If he weren’t a former president of the United States, Mr. Carter could safely be ignored. Yet his authority as a former commander-in-chief validates the anti-Israel sentiment that is widespread in Europe, at the United Nations, and within significant parts of the American left.

Carter: Hamas Deserves “Legitimacy As A Political Actor”

This morning, Carter demanded recognition of Hamas’ “legitimacy as a political actor”. He did so on the grounds that Hamas “represents a substantial portion of the Palestinian people”. He did not suggest that Hamas should lay down its weapons or indicate any interest in peace before being granted such recognition. Rather, recognition would “begin to provide the right incentives for Hamas to lay down its weapons.”

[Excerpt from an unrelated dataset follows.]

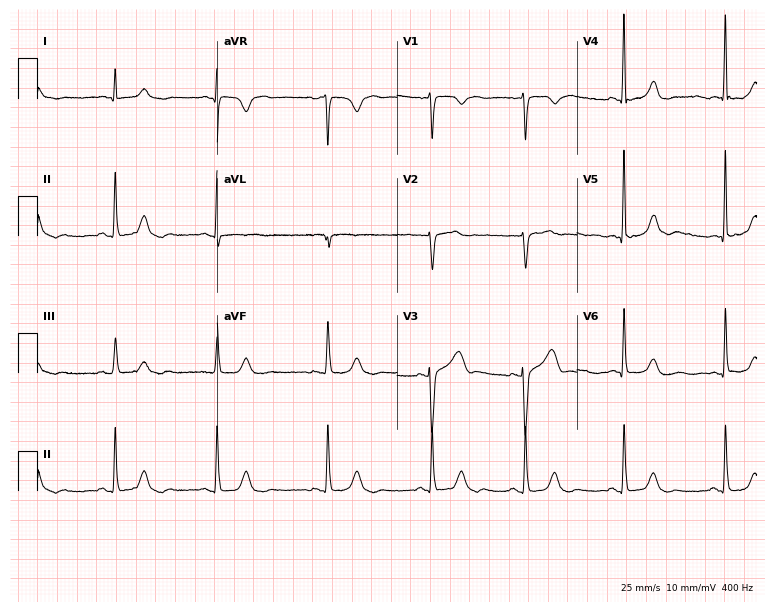
Electrocardiogram (7.3-second recording at 400 Hz), a 44-year-old female patient. Of the six screened findings (first-degree AV block, right bundle branch block, left bundle branch block, sinus bradycardia, atrial fibrillation, sinus tachycardia), none is recorded.
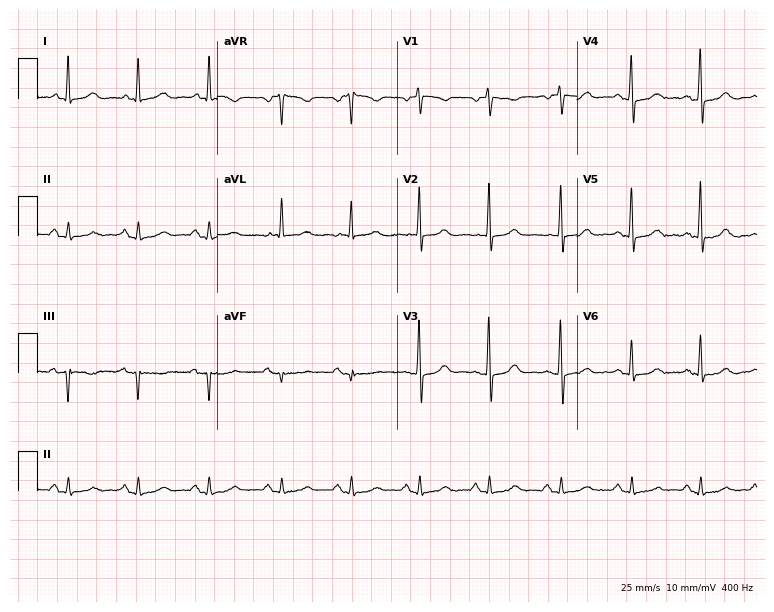
Resting 12-lead electrocardiogram (7.3-second recording at 400 Hz). Patient: a 75-year-old woman. Read as a normal ECG.

Carter does not understand Hamas if he believes it can be incentivized to lay down its weapons. The purpose of Hamas is armed struggle against the State of Israel. Lest there be any confusion, Hamas is not simply anti-Israel, but deeply anti-Semitic, as its charter illustrates.

Would Hamas Negotiate Seriously If Israel Went All-In?

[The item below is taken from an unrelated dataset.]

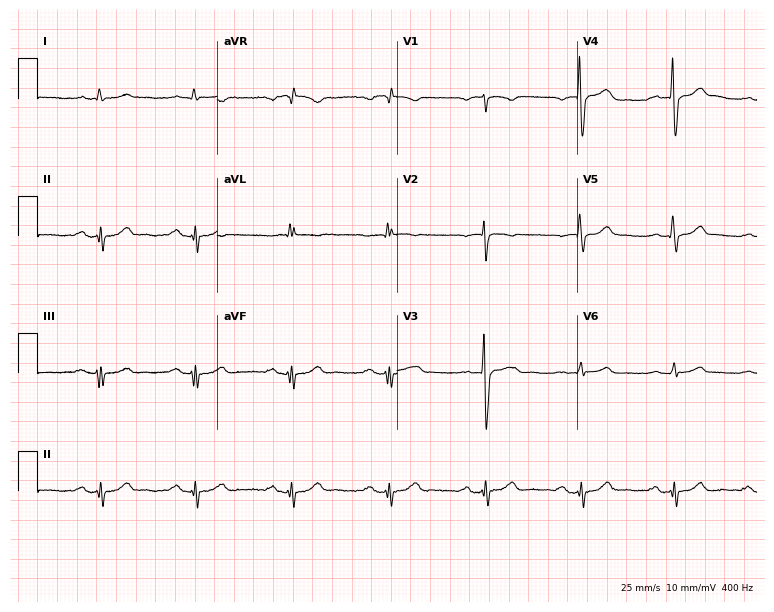
Standard 12-lead ECG recorded from a 68-year-old male patient (7.3-second recording at 400 Hz). Read as a normal ECG.
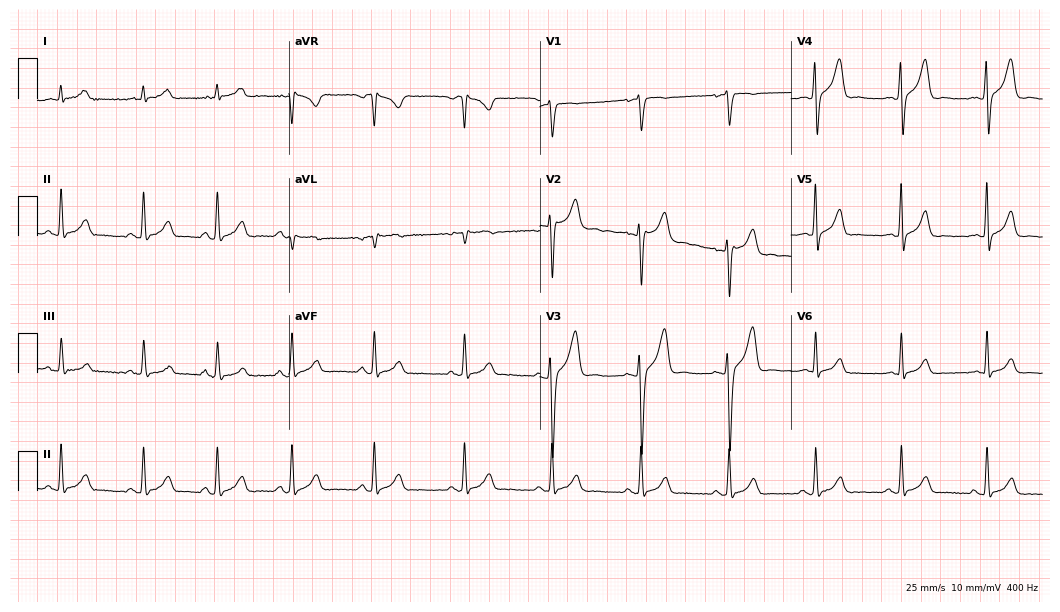
Standard 12-lead ECG recorded from a 28-year-old male (10.2-second recording at 400 Hz). Read as a normal ECG.

A friend and colleague suggested that Carter is simply applying a proven approach that led to the successful moderation of the PLO. After all, it too was an anti-Semitic terrorist organization. (Now it is the corrupt proprietor of an autocratic Palestinian Authority which cooperates in suppressing Hamas.)

In 1993, secret negotiations between Israel and the PLO led to the Oslo Accords, which continue to serve as the foundation of the ever-crumbling peace process. Could something similar work with Hamas? I find it implausible, yet the analogy should be explored.

One of the key outcomes of the Oslo negotiations were the letters of mutual recognition in which the PLO renounced terrorism and recognized Israel’s right to exist. In return, Israel recognized the PLO as the representative of the Palestinian people and enabled it to assume control of the new Palestinian Authority.

Granting Hamas legitimacy before it renounced terrorism and recognized Israel would be a grave mistake. If the PLO analogy holds, it is only the prospect of recognition that will elicit such a transformation. Of course, less than a decade after Oslo, Yasser Arafat initiated another campaign of terrorism after undermining final status negotiations with Ehud Barak. Only after Israel put down the Second Intifada did the PLO take on a more moderate coloration.

President Carter Thinks Hamas Has Already Changed

For some, firing thousands of rockets at Israel and operating a network of hidden tunnels constitutes proof that Hamas remains fully committed to its revolutionary agenda. Jimmy Carter thinks otherwise. For him, the recent establishment of a Fatah-Hamas unity government indicates that Hamas is a viable partner. As he points out, the unity government has technically endorsed the Quartet principles which include a renunciation of terror and recognition of Israel.

Yet the supposed unity government exists mainly on paper. One might argue that if this war had not erupted, there would have been time for it to evolve into an actual thing. Regardless, Carter wants the West and Israel to make real concessions.  He says the UN Security Council “should vote for a resolution recognizing the inhumane conditions in Gaza and mandate an end to the siege.” He wants Israel to begin lifting sanctions and to allow someone (presumably the Qataris) to cover the salary of civil servants “on the Hamas payroll.” (His words, not mine.)

Carrots For Israel

Pausing to recognize that Israel may not be entirely comfortable with this proposal, Carter offers the Israelis two things. First, the Palestinian Authority (i.e. Fatah) would resume control of Gaza. Second, international monitors would prevent the smuggling of weapons into Gaza. Both are implausible.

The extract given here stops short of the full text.